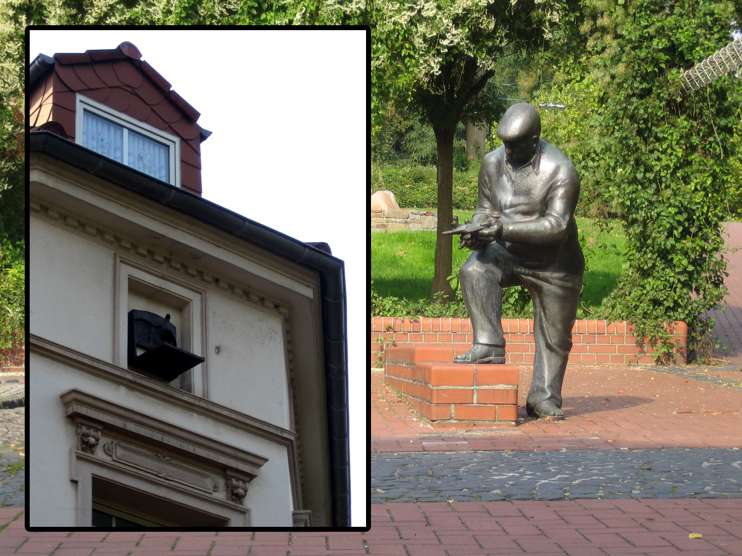 Taubenvatta Denkmal in Castrop-Rauxel Germany
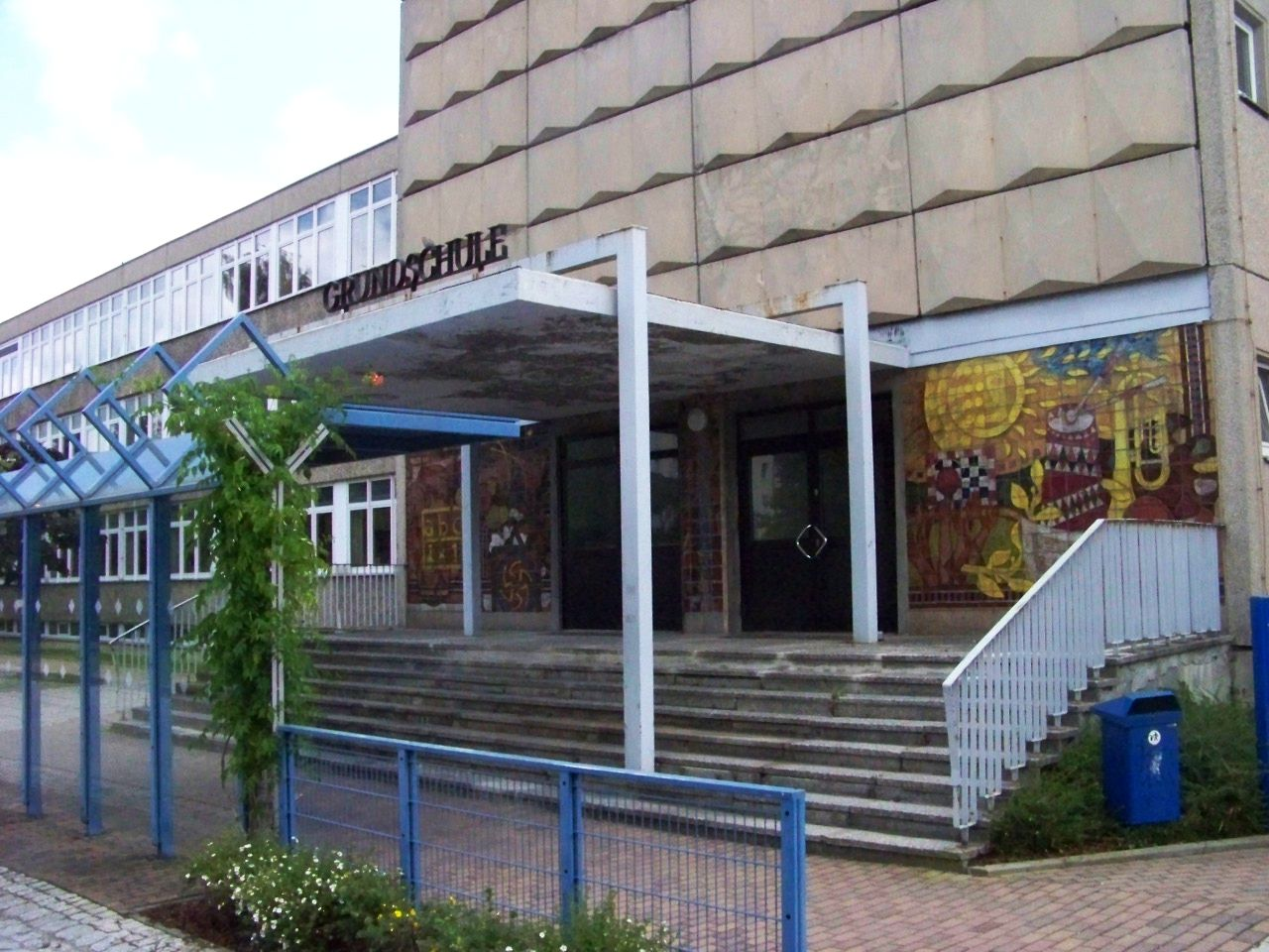 Schule in Neukieritzsch
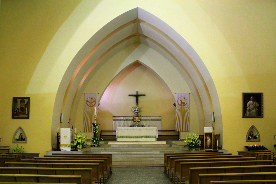 L'église Saint-Pie X à Toulon. Nef et choeur. Fêtes de Pâques 2011.
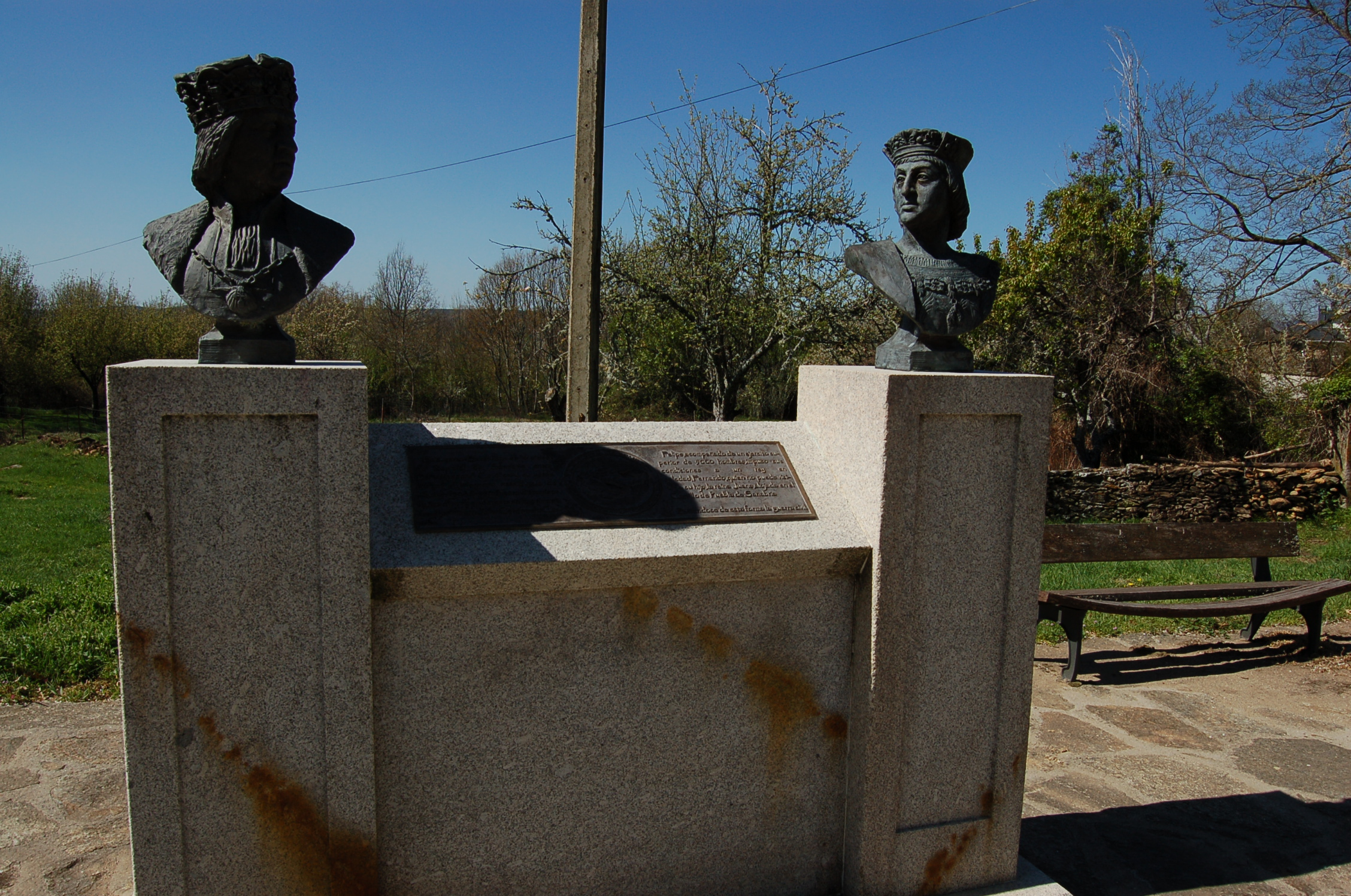 Escultura en Remesal, Palacios de Sanabria, sobre o encontro entre Fernando II de Aragón e Filipe I de Castela
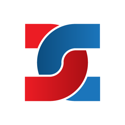 Српски (ћирилица): Логотип Савеза за Србију
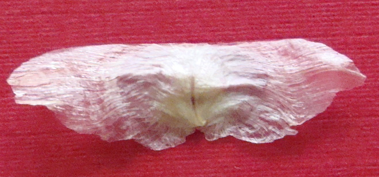 Nasiono (niedojrzałe)milinu Campsis radicans

#####

> [PROBLEM TO SOLVE]:
Repeat the records word for word. Any picture in them should be left out.

> [RESULT OF THE EXERCISE]:
 Taubenvatta Denkmal in Castrop-Rauxel Germany
 Schule in Neukieritzsch
 L'église Saint-Pie X à Toulon. Nef et choeur. Fêtes de Pâques 2011.
 Escultura en Remesal, Palacios de Sanabria, sobre o encontro entre Fernando II de Aragón e Filipe I de Castela
 Српски (ћирилица): Логотип Савеза за Србију
 Nasiono (niedojrzałe)milinu Campsis radicans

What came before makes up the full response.